Джеймсу и Генри, которые сочли прочитанные им вслух отрывки из этой книги «довольно интересными».



Пролог
Мысли о будущем

Где-то в самом сердце американского Запада старая бизониха отщипывает пучок молодой травы. Зубы начинают перемалывать травинки, и тут раздается волчий вой, заглушающий мягкое неумолчное журчание реки Снейк. Бизониха поднимает голову, настороженно замирает и, прядая ушами, принюхивается. Несколько мгновений проходят в тишине… разве что комар, пища, бестолково кружится в воздухе. Но, похоже, стаду ничего не угрожает – и бизониха снова опускает морду к земле и принимается жевать. Потом она переходит на участок со свежей травой, и следом за ней снимаются с места несколько десятков других бизонов – все стадо медленно тянется на юг, в сторону гор, неспешно пощипывая траву.

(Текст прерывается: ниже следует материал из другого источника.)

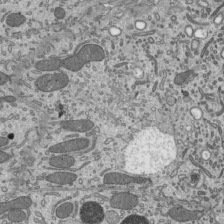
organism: Mouse
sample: Mouse epididymis efferent ductule cilia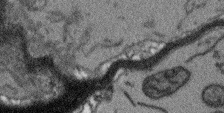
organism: Arabidopsis thaliana
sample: Root tip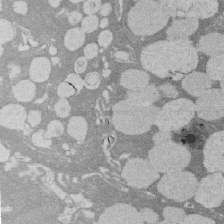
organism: Rat
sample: Salivary granule

До чего же мирная, радующая душу картина! Стадо диких бизонов благоденствует в одном из последних уголков дикой природы на Земле, и ничто из происходящего за его пределами животных не тревожит. Картина, полная надежды. Да, мы, люди, устроили на своей планете сущий кавардак, однако остались еще места, где бизоны могут бродить себе спокойно вдалеке от всех уродливых явлений современного мира. Вдобавок эта картина дарит вдохновение. Бизоны существуют, потому что мы их спасли. К концу XIX века бизоны, миллионные стада которых когда-то бродили по равнинам, почти полностью исчезли. И все же они не вымерли! Люди создавали для их стад убежища, где можно было жевать жвачку и растить телят, и составляли и принимали законы, чтобы охранять эти убежища от браконьеров, охотников и прочих напастей. Именно благодаря нам в Северной Америке насчитывается сегодня более полумиллиона бизонов.

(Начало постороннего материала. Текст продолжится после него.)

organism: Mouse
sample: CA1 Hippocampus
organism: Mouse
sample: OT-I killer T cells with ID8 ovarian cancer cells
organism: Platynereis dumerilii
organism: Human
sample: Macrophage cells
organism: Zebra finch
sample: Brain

И, наконец, самое главное – нашим глазам представилась естественная жизнь американского бизона, обитающего в первом в Северной Америке национальном парке среди дикой местности. Таким и должен быть природный мир, и таковым он и был испокон веку.

За исключением тех случаев, когда бывало иначе.

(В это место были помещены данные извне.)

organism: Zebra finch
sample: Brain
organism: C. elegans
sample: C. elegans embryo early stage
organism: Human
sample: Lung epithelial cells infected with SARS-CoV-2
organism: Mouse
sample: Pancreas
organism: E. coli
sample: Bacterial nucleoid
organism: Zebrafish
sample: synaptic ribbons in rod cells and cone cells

В прошлое десятилетие мы стали свидетелями развития мощных биотехнологий, кажущихся одновременно и поразительными, и обнадеживающими, и откровенно жуткими. Клонирование, редактирование генома, синтетическая биология, генные драйвы – все эти слова и словосочетания сулят различные варианты будущего, но надо ли нам приветствовать его? С одной стороны, технологический прогресс – это прекрасно, ибо биотехнология предотвращает болезни, лечит уже имеющиеся, делает нашу пищу вкуснее и позволяет ей долго не портиться. С другой стороны, биотехнология сплошь и рядом порождает нечто до ужаса неестественное – например, кукурузу с генами бактерий или курицу, из яиц которой вылупляются утята1. Становится все труднее отыскать хоть что-то, к чему человек еще не приложил руку. И пока ученые наперегонки пытаются защитить природу и ее оставшиеся нетронутыми уголки, непрерывно возникают различные кризисы – разливы нефти, ускорение темпов вымирания, новые инфекционные болезни, – которые требуют решений, выходящих за пределы возможностей нынешних технологий. Как же нам быть? Углубиться в исследования, радуясь мощи современной науки, и с нетерпением ждать будущего, где всю грязь, которую мы развели, подчистят бактерии, по просторам Сибири побредут стада косматых мамонтов, а над ними запищат комары, не оставляющие потомства? Или же наша задача – попытаться предотвратить такое будущее и перестать лезть не в свое дело, пока еще не стало поздно?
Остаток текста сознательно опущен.